Die Bedeutung von Padmasana, der Lotossitz

Der Lotossitz ist die Meditationshaltung schlechthin , die Yogis, deren Hüften noch nicht geschmeidigt genug sind, oft etwas schwerer fällt. Die gekreuzt auf den Schenkel ruhenden Füße drücken die Schenkelknochen gegen den Boden, was einen erdenden Sitz bewirkt. Die Wirbelsäule wird mühelos gerade gehalten. Der Lotos, oft mit den schöpferischen Kräften in uns assoziiert, ist ein mächtiges Symbol für den Yogi, ebenso wie der Laut OM.

Das Symbol des Lotus

Überall in Indien wachsen Lotosblumen in Sümpfen und Kanälen,- selbst in solchen, die stark verschmutzt sind. So königlich die Blüte des Lotus, so bescheiden seine Anfänge.
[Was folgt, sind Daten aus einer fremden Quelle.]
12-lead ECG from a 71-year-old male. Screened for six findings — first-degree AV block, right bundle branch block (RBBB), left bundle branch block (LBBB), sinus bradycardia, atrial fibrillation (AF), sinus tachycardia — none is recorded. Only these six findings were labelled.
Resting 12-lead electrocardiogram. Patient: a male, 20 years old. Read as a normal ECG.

Der Samen sinkt in den Schlick am Boden eines Sees, wo er Wurzeln bildet und der Schössling sich auf die Suche nach dem Sonnenlicht an der Oberfläche macht. Die Sonne symbolisiert im Yoga des erhellende Wissen oder die absolute Wahrheit.

Lichtstrahlen werden gebrochen, wenn sie durch die Wasseroberfläche fallen, deshalb scheint ein Strohhalm einen Knick zu haben, wenn man ihn in ein Glas mit Wasser stellt. Ist man selbst unter der Wasseroberfläche, kann man die Sonne nicht klar sehen, dennoch weiß der Lotosstängel, dass er gerade nach oben wachsen muss, um zum Licht zu kommen. Hat er die Wasseroberfläche durchstoßen, achtet er darauf, dass keine Knospe das schmutzige Wasser berührt. Die rosa Blütenblätter öffnen sich, wenden sich in einer einfachen Geste der Sonne zu und freuen sich, zu ihr gefunden zu haben.

Die Reise der heiligen Blüte entspricht der Reise des Yogis. Wir sind in der Erde verwurzelt, gefangen im endlosen Zyklus von Geburt, Tod, Krankheit, Tragödien und Freudenfesten, Alltäglichkeiten und Familienbeziehungen. Diesen „Schlamm“ des Lebens nennt der Yogi Avidya und meint damit den Fehler, uns mit etwas anderem zu identifizieren als mit unserer göttlichen Natur. Pntanjalis Yoga Sutras zufolge ist Avidya das größte Hindernis auf dem Pfad zur Selbsterkenntnis. Wir definieren und durch unseren Namen, unseren Beruf, die Karriere, die Familie, durch Krankheiten, Alter, Rasse, Religion und andere Dinge, die uns voneinander trennen. Wir sagen: „Ich bin eine Frau, du bist ein Mann“. Oder: “ Ich bin ein Deutscher und du kommst wo anders her“. Wenn wir nicht aufpassen, fesseln uns diese Etiketten an den Schlamm der Dualität, sodass wir nicht mehr sehen und erkennen, dass alle Menschen ein Teil des Ganzen sind. Yoga aber sucht alle Wesen einzuschließen und zu verknüpfen, wie auch immer sie sich definieren mögen.

Wir können uns so fühlen wie der Lotossamen, der im Schlamm steckt; doch durch einen glücklichen Zufall erleben wir das Aufwirbeln des Sees, wie es Vishnu erfuhr. Wir hören eine schlichte Weisheit, die die Schale des Lotossamen aufbricht und unsere Reise beginnt. Wir wachsen durch das Wasser unseres begrenzten Wissen und recken uns zum Licht des Weisheit, das immer für uns leuchtet, wir müssen es nur wahrnehmen. Bringen wir die entsprechende Geduld und Entschlossenheit mit, so gelangen wir zur Oberfläche und erkennen unser Potenzial;- das ist das Versprechen des Yoga.

Grandios? sicher, aber der Lotos blüht immer und überall und macht kein Aufhebens darum. Er weiß, zu blühen ist sein absolutes Ziel, das die Mühe wert ist, jedem Hindernis zum Trotz zum Licht zu kommen. Das Ringen ist Teil des Prozesses und das Ergebnis ist pure Schönheit.

Padmasana bindet uns ein in die Praxis der Konzentration, der Meditation und der ultimativen Samadhi (Erleuchtung) des höheren Yoga. Indem wir diese Sitzhaltung einnehmen, sind wir fest mit der Erde und unseren eigenen Wurzeln verbunden. Während sich durch stetige Übung unser Bewusstseins erweitert, sitzen wir aufrecht, wieder Lotos, der nach oben zur Sonne wächst. Unsere Bescheidene Herkunft muss uns nicht hindern, in Reinheit zu erblühen.